Ilustración (IA)
Regresé a casa en una tarde lenta.
El autobús dejó pasajeros al principio del pueblo, a poca distancia de casa, justo lo suficiente para arrastrar mi maleta por el viejo camino de tierra. Ese camino solía ser accidentado y rocoso, y cuando hacía sol estaba polvoriento y cuando llovía me llegaba hasta los tobillos. Aun así, me encantaba. No es que me encantara el camino, sino la sensación de caminar bajo las hileras de eucaliptos verdes a ambos lados, con el viento soplando entre las hojas y escuchando a alguien cantar suavemente.

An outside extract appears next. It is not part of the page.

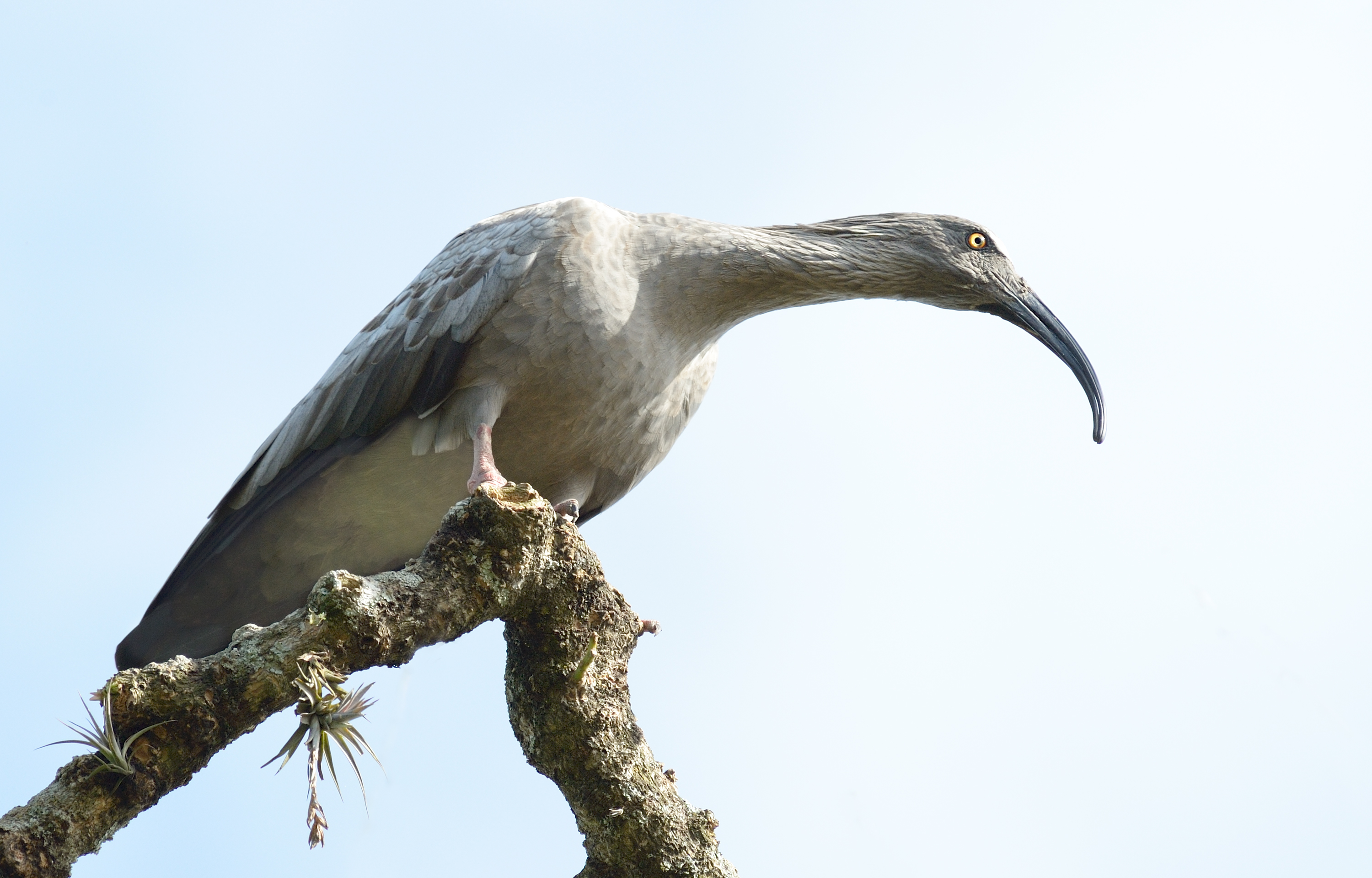 Bandurria tomada en un campo del Departamento de Rocha, Uruguay

De niño, todas las tardes después de la escuela, me quitaba los zapatos, los llevaba en la mano y caminaba descalzo por ese camino de tierra. El suelo era cálido y suave como la piel humana, una sensación que ahora ni el dinero puede recuperar. Bajo la sombra de los eucaliptos, corría como el viento, me caía y me raspaba las rodillas, y me sentaba en el suelo solo para mirar hacia la copa del alto árbol, preguntándome si habría pájaros durmiendo allí.
El tiempo pasó como el humo de la cocina. Crecí, fui a la escuela lejos, luego me quedé en la ciudad. Pensé que era solo temporal, pero se convirtió en una larga estancia. La vida empezó a ser autobuses abarrotados, largas reuniones, días sin saber qué comer. El viento en la ciudad no era como en el campo; era como un soplo, sin olor a tierra ni el rumor de las hojas.
No sé cuándo empecé a temerle a la ciudad. No a la gente ni al paisaje, sino al vacío que se apodera de mí día a día. Hay millones de personas, pero es fácil sentirse solo. La habitación alquilada está limpia, el aire acondicionado refresca, pero por la noche es un silencio absoluto. No se oye el ruido de las gallinas, ni el de las zapatillas arrastrándose por el callejón, ni el de alguien llamando a los niños para que vuelvan a casa a cenar.
La ciudad me hace olvidar el sonido del rocío al caer. Me olvido de saludar a los desconocidos cada vez que los encuentro en el callejón. Estas cosas parecen insignificantes, pero cuando desaparecen, el corazón de la gente también se afloja como una camisa que ya no les queda.
Unos años después, la comuna construyó una carretera asfaltada. El camino era recto, los autos circulaban con fluidez y las luces amarillas se encendían todas las noches. Pero los eucaliptos fueron talados gradualmente. La razón aducida fue que las raíces bloqueaban la carretera, lo que la hacía peligrosa para los vehículos. No pude discutir, simplemente me quedé allí sentado viendo cómo caía cada árbol como si fuera un fragmento de mi memoria al ser arrancado de raíz; nadie preguntó si alguien aún quería conservarlos.
Esta vez, volví por el mismo camino. Ya no había tierra ni árboles. Solo unos pocos tocones desnudos yacían bajo el asfalto, negros como cicatrices secas. El viento era diferente; ya no olía a hojas viejas, ya no traía el familiar susurro. Todo se volvió extrañamente silencioso; una quietud no de paz, sino de vacío.
Me detuve en un lugar donde recordaba haber estado sentado. Había una raíz de eucalipto que sobresalía como una silla. Ya no estaba, pero seguía sentado en la acera, mirando el espacio frente a mí. Imaginé la figura de un niño con los pies sucios, sosteniendo una bolsa de tela y un corazón lleno de cosas que no podía nombrar.
Hay lugares que, al cambiar, no solo pierden su paisaje, sino también parte de sus hermosos recuerdos. Extraño el viento de la tarde soplando entre los árboles, extraño el sonido como si alguien me llamara con una voz muy suave. Extraño el olor húmedo de la tierra después de la lluvia de la tarde, también extraño mi pequeña figura sentada distraída cuando estaba a punto de salir de mi pueblo para ir a la escuela.
De regreso a casa, recogí una hoja seca de eucalipto que había dejado en la orilla. Pequeña, curvada como un barco. La guardé en el bolsillo, no para guardarla, sino para recordarme que a veces una hoja basta para aferrarse a un camino perdido.